Aitken is a professor of chemistry and biochemistry at the Bayer School of Natural Environmental Sciences at Duquese University and organizes Project SEED there. It’s a national program that partners students from economically disadvantaged high schools with professors and undergraduate students to work on various projects.

About two-thirds of students who have participated in Duquesne’s program are females. Aitken said she doesn’t have to recruit them for the program.

“There are plenty of females interested in science,” she said. “A lot of it, though, is increasing the confidence level in these young women. Giving them the opportunities to travel, to go to conferences, to meet with other people, to communicate their science.”

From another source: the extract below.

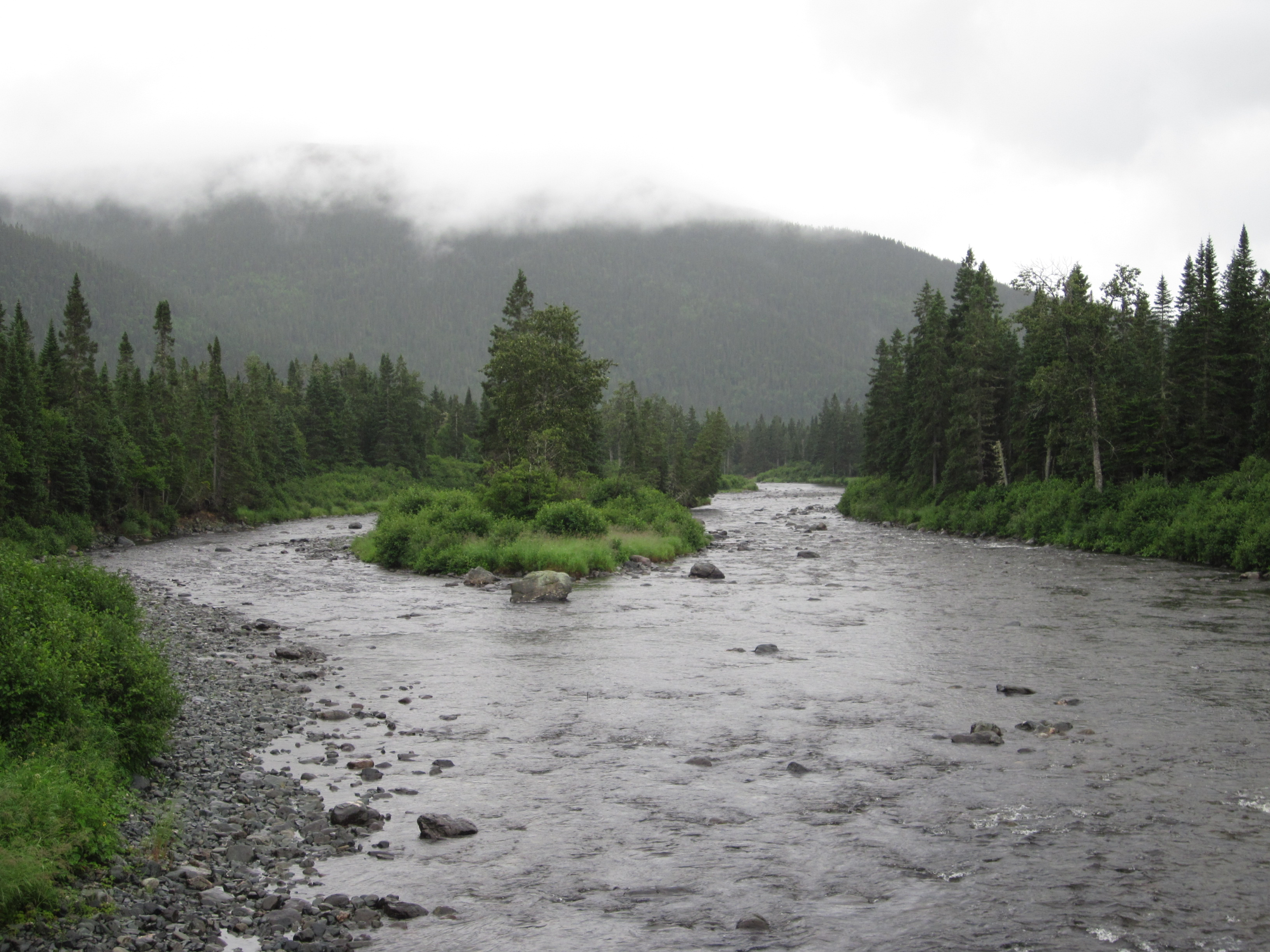 Rivière Cascapédia suite à la confluence du ruisseau aux Saumons, dans le parc national de la Gaspésie

Women are still underrepresented in STEM fields. About 29 percent of people working in science and engineering fields are women, according to the National Science Foundation’s National Center for Science and Engineering Statistics' 2016 report. Women make up slightly half of the biological and medical scientists in the country, though.

A recent survey conducted for Junior Achievement, an organization promoting youth financial literacy, found that while 36 percent of boys surveyed said they wanted to pursue a non-medical STEM field, only 11 percent of girls did.  

With STEM careers expected to grow by 6.5 percent by 2024, according to the U.S. Bureau of Labor Statistics, many programs aimed at cultivating female scientists, engineers and mathematicians are looking at ways to keep women interested in science and pursue a career.

Aitken said it comes down to mentorship.

“I found that a lot of people who could have encouraged me, whose words would have meant a lot, didn’t encourage me. Or I felt like I wasn’t taken seriously by some people,” she said. “Those kind of relationships are hurtful, but you just hook onto the people that help you.”

The students will present their projects July 28 at the BSNES Summer Undergraduate Symposium. One student is working on using fluorescent sensors to detect lead in drinking water and another is working on finding ways to bring a crystal growth experiments happening at Duquesne to high school classrooms.